Lorsque nous disons que l’invariance de la traduction temporelle est une symétrie qui conduit à la conservation de l’énergie, cela n’a rien à voir avec l’invariance du difféomorphisme, même si la traduction temporelle est un difféomorphisme appliqué uniquement à la métrique (ou à tout sauf à la métrique). Cette symétrie est une déclaration sur la transformation de la matière par rapport à la métrique (c’est toujours une solution), ou une déclaration sur la transformation de la métrique par rapport à elle-même (elle est inchangée). Nous savons que la quantité (énergie) conservée est physique car elle peut prendre différentes valeurs pour différentes conditions initiales.

Par contre, l’invariance par translation des coordonnées t est une sorte d’invariance par difféomorphisme. Il s’agit de l’invariance de l’action (sur le shell ou désactivée) lorsque tout (métrique, tous les autres champs et conditions initiales) est mappé dans la direction t, et il se maintient même en l’absence d’isométrie (comme dans un espace courbe d’arrière-plan fixe , ou en GR). Aucune quantité conservée intéressante ne lui est associée, il s’agit donc d’une symétrie de jauge.


 jcb

Je dirais que Wald le dit à juste titre.

Un difféomorphisme est une carte de la variété en elle-même, ce qui est naturel à considérer comme des points mobiles (pensez-y simplement en images: des flèches entre deux copies de la même variété). Cependant, ce déplacement de choses n’est pas quelque chose de significatif en géométrie différentielle – tous les points dans une variété sont équivalents, dans le sens où leur voisinage ressemble

R n

.

Ensuite, le mouvement que nous pensons associé à une diffeo peut aussi bien être considéré comme un réétiquetage des points: si tous les points sont équivalents, ce que nous faisons lorsque nous les déplaçons est simplement en changeant leurs noms. C’est pourquoi nous pouvons adopter le point de vue passif selon lequel les différences laissent les points intacts et changent simplement les coordonnées.

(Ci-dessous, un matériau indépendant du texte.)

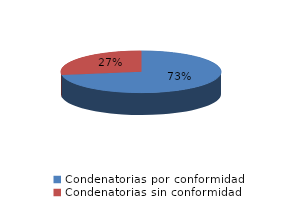
| Category | Series 0 |
|---|---|
| 0 | 61 |
| 1 | 23 |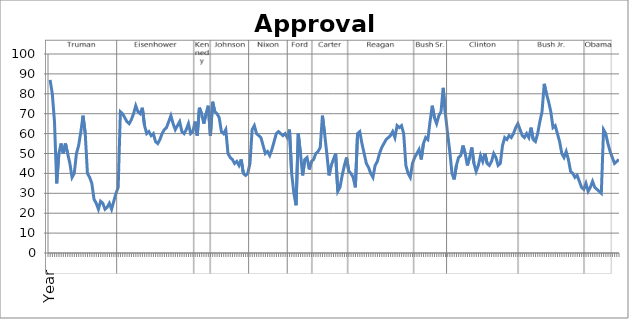
| Category | Approval Rating |
|---|---|
| Year | 87 |
| 1946 | 80 |
|  | 66 |
|  | 35 |
|  | 50 |
| 1947 | 55 |
|  | 50 |
|  | 55 |
|  | 50 |
| 1948 | 45 |
|  | 38 |
|  | 40 |
|  | 50 |
| 1949 | 54 |
|  | 61 |
|  | 69 |
|  | 60 |
| 1950 | 40 |
|  | 38 |
|  | 35 |
|  | 27 |
| 1951 | 25 |
|  | 22 |
|  | 26 |
|  | 25 |
| 1952 | 22 |
|  | 23 |
|  | 25 |
|  | 22 |
| 1953 | 26 |
|  | 30 |
|  | 33 |
|  | 71 |
| 1954 | 70 |
|  | 68 |
|  | 66 |
|  | 65 |
| 1955 | 67 |
|  | 70 |
|  | 74 |
|  | 71 |
| 1956 | 70 |
|  | 73 |
|  | 64 |
|  | 60 |
| 1957 | 61 |
|  | 59 |
|  | 60 |
|  | 56 |
| 1958 | 55 |
|  | 57 |
|  | 60 |
|  | 62 |
| 1959 | 63 |
|  | 66 |
|  | 69 |
|  | 65 |
| 1960 | 62 |
|  | 64 |
|  | 66 |
|  | 61 |
| 1961 | 60 |
|  | 62 |
|  | 65 |
|  | 60 |
| 1962 | 61 |
|  | 66 |
|  | 59 |
|  | 73 |
| 1963 | 70 |
|  | 65 |
|  | 70 |
|  | 74 |
| 1964 | 59 |
|  | 76 |
|  | 71 |
|  | 70 |
| 1965 | 68 |
|  | 61 |
|  | 60 |
|  | 62 |
| 1966 | 50 |
|  | 48 |
|  | 47 |
|  | 45 |
| 1967 | 46 |
|  | 44 |
|  | 47 |
|  | 40 |
| 1968 | 39 |
|  | 40 |
|  | 45 |
|  | 62 |
| 1969 | 64 |
|  | 60 |
|  | 59 |
|  | 58 |
| 1970 | 54 |
|  | 50 |
|  | 51 |
|  | 49 |
| 1971 | 52 |
|  | 56 |
|  | 60 |
|  | 61 |
| 1972 | 60 |
|  | 59 |
|  | 60 |
|  | 58 |
| 1973 | 62 |
|  | 40 |
|  | 30 |
|  | 24 |
| 1974 | 60 |
|  | 50 |
|  | 39 |
|  | 47 |
| 1975 | 48 |
|  | 42 |
|  | 46 |
|  | 47 |
| 1976 | 50 |
|  | 51 |
|  | 53 |
|  | 69 |
| 1977 | 60 |
|  | 50 |
|  | 39 |
|  | 44 |
| 1978 | 47 |
|  | 50 |
|  | 31 |
|  | 33 |
| 1979 | 39 |
|  | 44 |
|  | 48 |
|  | 41 |
| 1980 | 40 |
|  | 38 |
|  | 33 |
|  | 60 |
| 1981 | 61 |
|  | 55 |
|  | 50 |
|  | 45 |
| 1982 | 43 |
|  | 40 |
|  | 38 |
|  | 44 |
| 1983 | 46 |
|  | 50 |
|  | 53 |
|  | 55 |
| 1984 | 57 |
|  | 58 |
|  | 59 |
|  | 61 |
| 1985 | 58 |
|  | 64 |
|  | 63 |
|  | 64 |
| 1986 | 60 |
|  | 44 |
|  | 40 |
|  | 38 |
| 1987 | 45 |
|  | 48 |
|  | 50 |
|  | 52 |
| 1988 | 47 |
|  | 55 |
|  | 58 |
|  | 57 |
| 1989 | 66 |
|  | 74 |
|  | 68 |
|  | 65 |
| 1990 | 69 |
|  | 71 |
|  | 83 |
|  | 70 |
| 1991 | 60 |
|  | 51 |
|  | 40 |
|  | 37 |
| 1992 | 44 |
|  | 48 |
|  | 49 |
|  | 54 |
| 1993 | 50 |
|  | 44 |
|  | 48 |
|  | 53 |
| 1994 | 45 |
|  | 41 |
|  | 44 |
|  | 49 |
| 1995 | 46 |
|  | 50 |
|  | 45 |
|  | 44 |
| 1996 | 46 |
|  | 50 |
|  | 48 |
|  | 44 |
| 1997 | 45 |
|  | 54 |
|  | 58 |
|  | 57 |
| 1998 | 59 |
|  | 58 |
|  | 60 |
|  | 63 |
| 1999 | 65 |
|  | 62 |
|  | 59 |
|  | 58 |
| 2000 | 60 |
|  | 58 |
|  | 63 |
|  | 57 |
| 2001 | 56 |
|  | 60 |
|  | 66 |
|  | 71 |
| 2002 | 85 |
|  | 80 |
|  | 76 |
|  | 71 |
| 2003 | 63 |
|  | 64 |
|  | 60 |
|  | 56 |
| 2004 | 50 |
|  | 48 |
|  | 51 |
|  | 47 |
| 2005 | 41 |
|  | 40 |
|  | 38 |
|  | 39 |
| 2006 | 36 |
|  | 33 |
|  | 32 |
|  | 35 |
| 2007 | 31 |
|  | 33 |
|  | 36 |
|  | 33 |
| 2008 | 32 |
|  | 31 |
|  | 30 |
|  | 62 |
| 2009 | 60 |
|  | 55 |
|  | 51 |
|  | 48 |
| 2010 | 45 |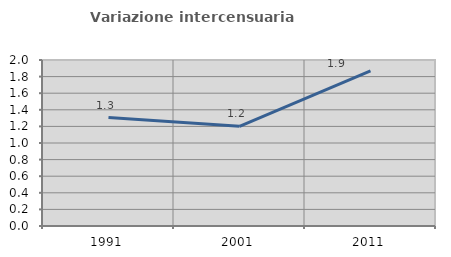
| Category | Variazione intercensuaria annua |
|---|---|
| 1991.0 | 1.307 |
| 2001.0 | 1.201 |
| 2011.0 | 1.869 |

En d’autres termes, la notion de déplacement d’un point implique une structure de fond: quelque chose bouge par rapport à autre chose. Cette structure d’arrière-plan manque dans la géométrie différentielle, et c’est pourquoi nous pouvons penser à la même opération (une diffeo) que de déplacer des points ou de les laisser où ils sont et de changer les coordonnées.